A recent blog post written by Starr Sackstein, a teacher in NYC, spoke to teachers about how to “sink or swim” in a change initiative. Of particular interest were her eight survival tips below:


  1. Find out as much as you can about the initiative.
  2. Ask for help once you know what you’re headed into.
  3. Rather than assume the change is bad (because it’s happening), try to see the positive and be positive with the students and parents about it.
  4. Give yourself time to acclimate.
  5. Make the new initiative yours.
  6. Always put the students’ needs first and work hard to not let your discomfort with change cloud your attitude.
  7. Try not to blame anyone for what has happened. Many times changes come from different places and getting angry at one person isn’t going to change your situation.
  8. If you can’t adapt to the new change, maybe it’s time to try another situation.

What a thoughtful view into the experience for teachers this is. It is worthwhile advice, and much of it useful and relevant for leaders as well. Change expert John Kotter presents an eight-stage process for successfully leading major change. They are:


  1. Establishing a sense of urgency
  2. Creating the guiding coalition
  3. Developing vision and strategy
  4. Communicating the change vision
  5. Empowering broad-based action
  6. Generating short-term wins
  7. Consolidating gains and producing more change
  8. Anchoring new approaches in the culture (p.21)

We know that if these eight stages are followed, Ms. Sackstein’s eight survival steps may fade to become helpful reminders for the reluctant rather than “sink or swim” items for everyone’s survival. Her steps reveal the missteps that leaders take, skipping one or more of them and the situation creates survival mode for many.

We Want Student Learning Successes, Don’t We?
Changes in educational practice have always had the intention of improving student achievement. We change reading programs, the way science and math are taught, teaching literacy across the curriculum, we’ve added technology, engineering, we’ve added Science Fairs and Maker Faires, but have we seen improved student achievement?

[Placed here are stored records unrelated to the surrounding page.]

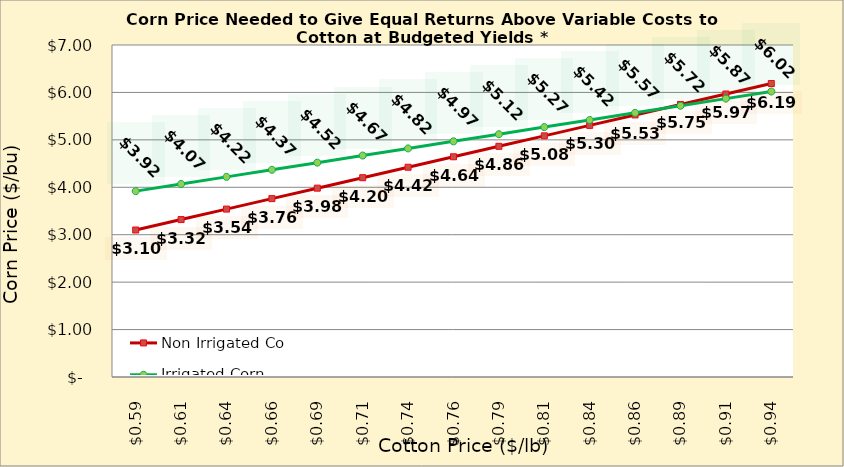
| Category | Non Irrigated Corn | Irrigated Corn |
|---|---|---|
| 0.5849999999999999 | 3.099 | 3.919 |
| 0.6099999999999999 | 3.32 | 4.069 |
| 0.6349999999999999 | 3.54 | 4.219 |
| 0.6599999999999999 | 3.761 | 4.369 |
| 0.6849999999999999 | 3.981 | 4.519 |
| 0.71 | 4.202 | 4.669 |
| 0.735 | 4.423 | 4.819 |
| 0.76 | 4.643 | 4.969 |
| 0.785 | 4.864 | 5.119 |
| 0.81 | 5.084 | 5.269 |
| 0.8350000000000001 | 5.305 | 5.419 |
| 0.8600000000000001 | 5.526 | 5.569 |
| 0.8850000000000001 | 5.746 | 5.719 |
| 0.9100000000000001 | 5.967 | 5.869 |
| 0.9350000000000002 | 6.187 | 6.019 |

We do new things or we do things differently, yet we don’t see results consistent with our intention. Time

is our enemy. It seems to add to the pressure but it is a really only function of our own mind-set. There has to be time to do it well if it is worth doing at all. Why spend all the time and energy implementing something new without beginning with engaging those responsible for the implementation in the whole hearted journey of learning? That is the only path for something new to become truly embedded in the culture of the school and district.

Think about all the attention spent to pulling change forward, frustrations with the slow or resistant ones, and energy invested in clarifying misunderstandings, urging the move forward, and monitoring progress. Time is better spent up front creating an environment in which the new initiative is recognized as being valuable, building the coalition to lead with you, sharing the vision generously for all to own, designing a clear-cut strategy, and creating the environment that invites broad-based action, recognizes short-term “wins,” and sustains the movement.

Change is the standard for this century, in life, in work, in schools. Those living in this century need to be able to live in a society in which rapid change is the norm, and for those who have stepped into leadership role ...well, we need to know how to lead into this pace not try to stop it or avert it. We are creatures of habit, all. Habit is familiar and resists the new and unknown. But habits don’t always serve us when circumstances are unpredictable. Energy becomes finite when it is expended with nothing to reenergize it. Think about John Kotter’s work and how it applies to the work you are doing. Take the time, up front, to plan and keep energizing the innovation that you are leading. Leading change is not a one person job. The role of the leader is to create the coalition, insure the potential for ongoing energy, recognition, appropriate measures and adjustment; transform. The practice, once part of the culture, carries forward.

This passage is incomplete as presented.